Besides visiting flowers, they spend most of their time searching for host to
parasite or prey for their larvae. The ovipositors in most wasps are
modified into stingers. They will sting if disturbed.
- Ants live in colonies made up of several castes. They included the winged
male, winged female and wingless workers. They all have waist. It is
composed of one or two knobs which are the first one or two segment of their
abdomen. Their antennae have a distinct elbow.
- Species in these two families, Sphecidae and Crabronidae, are solitary
hunting wasps. Female wasp makes nest in soil or build mud cells for her
young. She paralyses host arthropod, usually other insects or spiders, by
her sting. The sting is a modified ovipositor which injects venom paralyses
but not kill the host.
- Most bees live as individual, although the famous Honey Bees are social
insects. The solitary bees live in burrow under ground or in tree stems. In
their nests, there are chambers for their larvae, beside there are the storage
for the nectar and pollen.
Questions for Discussion
Ants is considered the highest form in insects evolution. They evolved the
highly structured society. They have their powerful strings. They do not have
many predators. They seem dominate in the insect class. They are quite
different from others insects. However, if we learn more about Sawfly and wasp,
we can see the evolution track from Sawfly to Ants.
It is believe that the ancestor of hymenopterans, i.e., wasp, ants
etc., look like the Sawflies today. We can find the special features in
wasps and ants, the early
images are still retained in Sawflies.
- How they got their strings?
- Sawflies are closely related to wasps. They got their name because the
have their special egg-laying tool, like a saw, to cut through leaf tissue for
their eggs. Their adults look similar to wasps except they do not have the
'waist'. Although sawflies do not sting, they use their ovipositors to cut
open the surface of the leave to lay and insert their eggs inside.
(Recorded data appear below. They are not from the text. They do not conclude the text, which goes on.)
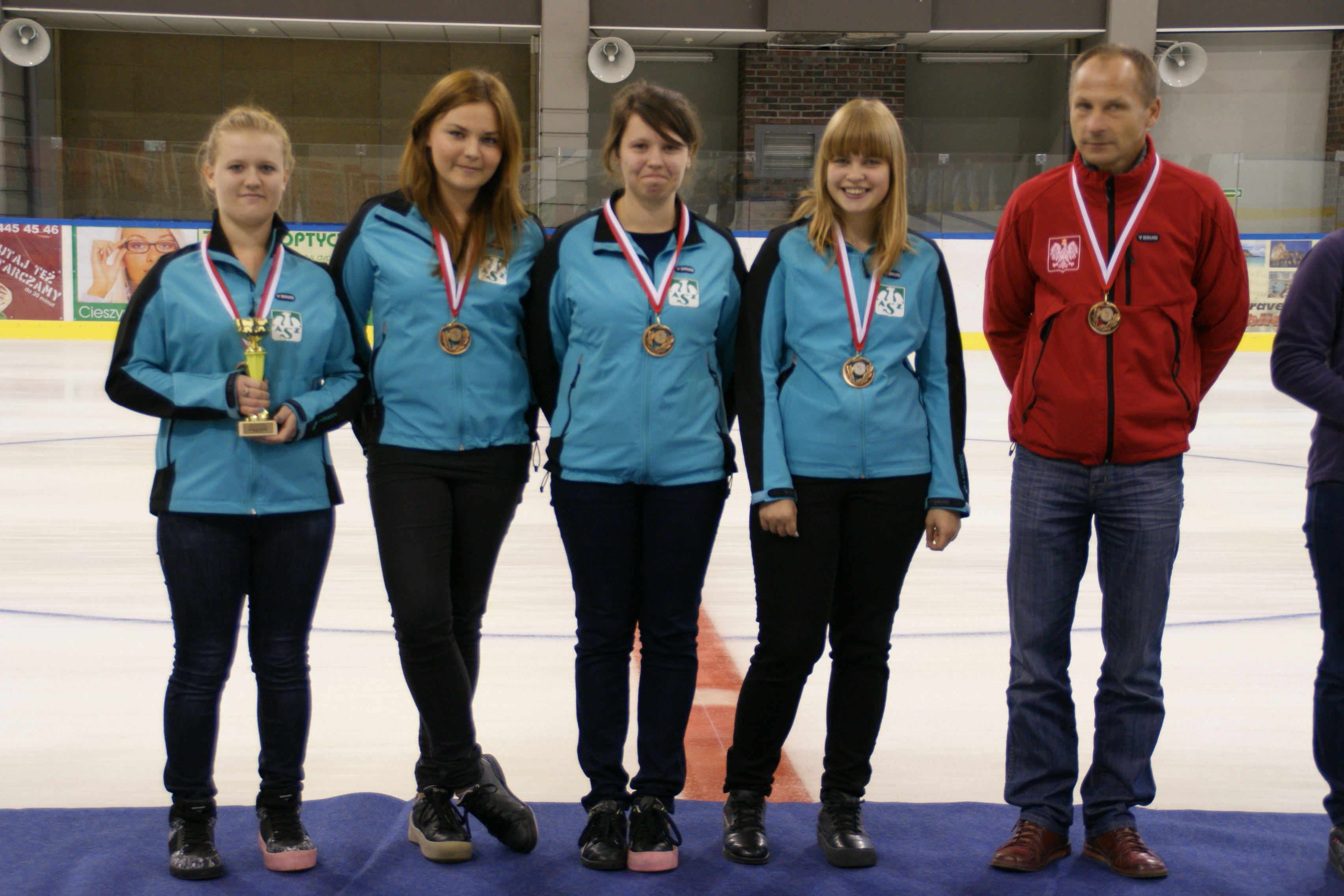 Mistrzynie Polski juniorek w curlingu 2012. Od lewej: Marta Pluta (s), Marta Malinowska, Joanna Benet, Ewa Stych
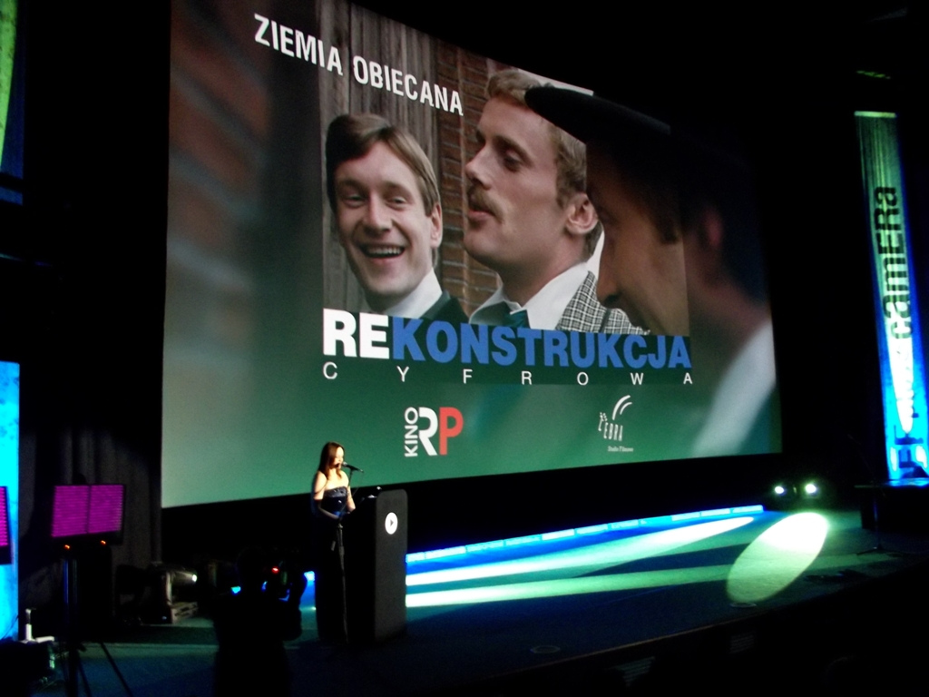 Zdjęcie zrobione podczas premiery zrekonstruowanej cyfrowo "Ziemi Obiecanej", podczas festiwalu filmowego OFF Plus Camera.
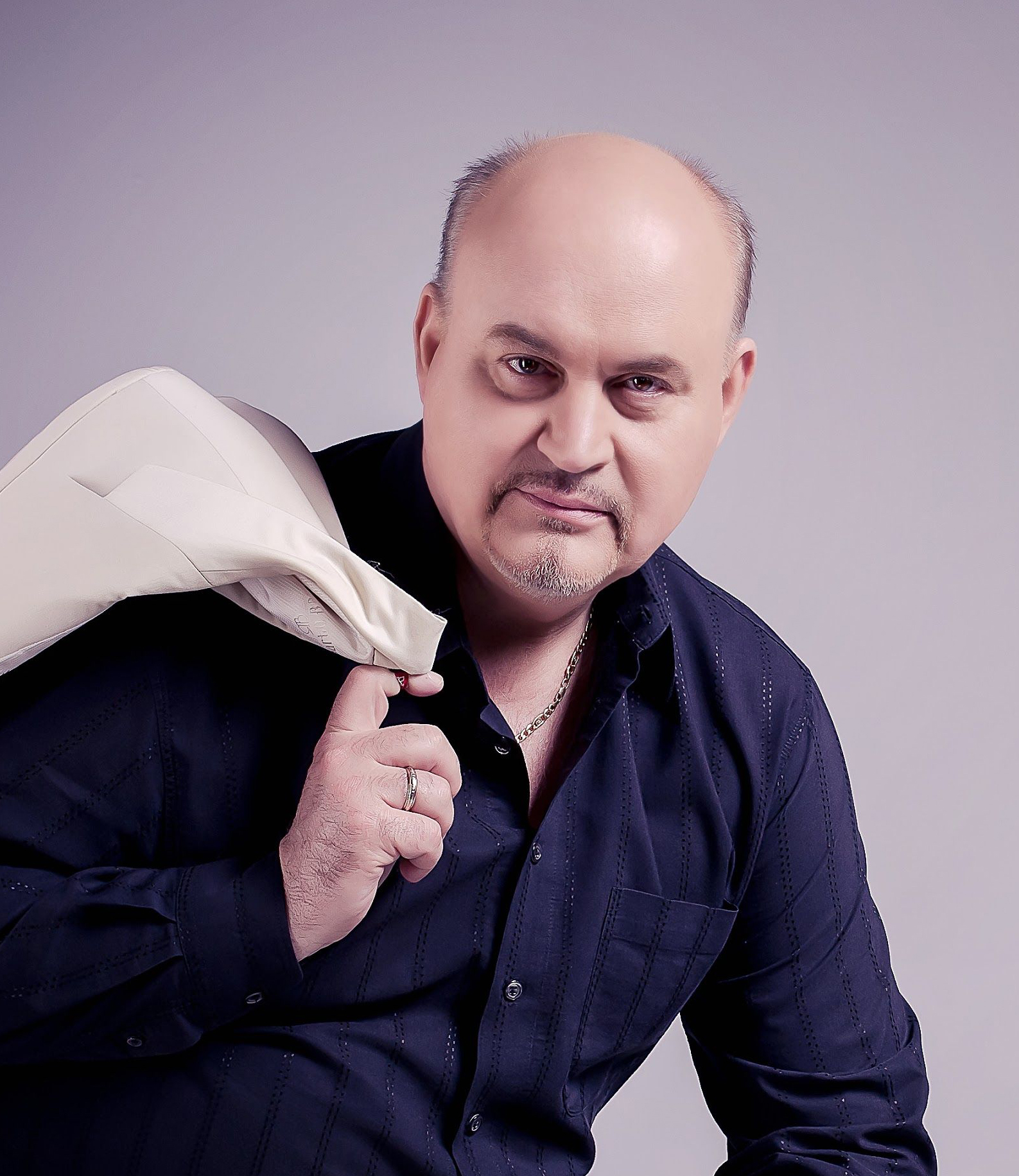 Фото Ігор Борко велика

It is not
hard to imagine how they accidentally turn their ovipositors to their enemy
and become their weapon. By natural selection, their ovipositors become their
- How they become the hard working parents?
- Although Sawflies do not supply food to their young, they guard them until
they hatch. The female sawfly will stay near the eggs and watch her baby come
out. Then usually she will die. But if some of the sawflies accidentally have
a habit that she brings some food to her baby, and those food are accepted by
her baby larva, it is a very good habit and natural selection will quit likely
select this. The larvae will have a much better chance to live and
become adults. Some of them will quite likely inherited the 'bring
food to larvae' character. This group of sawflies will become more in number.
The 'bring food to larvae' character will be enhance by evolution. After a
long time, this character diverged and become the different form of parental
care that we can see in wasp, ants and bees.
- How they build their society?
- There are quite a number of different theories that explain why some of
the hymenopterans are social insects. There is one or a few individuals who
lay eggs, most others are workers and help to look after the young.
It is general accepted that the major reason is the genetic structure
of hymenopterans so the the kinship of sisters are even higher than mother
and child. However I can see there is another factor, may be it is not as
important as the kinship theory, but could be important in the beginning of
the hymenopterans society evolution. We can see this from the sawfly. The
larvae of sawflies, unlike more other caterpillars of moths and butterflies,
are always stay together when at rest. If so happen that they stay together in
a nest even after some of them become pupa. Some of them become adults. Adults
lay more eggs in the nest. Adults bring foods to the nest. Now you can see the
primary form of the society has just formed.